Given data:
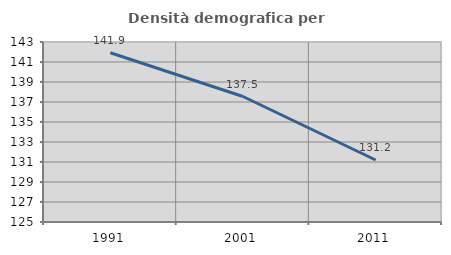
| Category | Densità demografica |
|---|---|
| 1991.0 | 141.924 |
| 2001.0 | 137.548 |
| 2011.0 | 131.202 |

The problem:
The answer should consist of all the records, duplicated exactly, with no images included.

Response area:
| Category | Densità demografica |
|---|---|
| 1991.0 | 141.924 |
| 2001.0 | 137.548 |
| 2011.0 | 131.202 |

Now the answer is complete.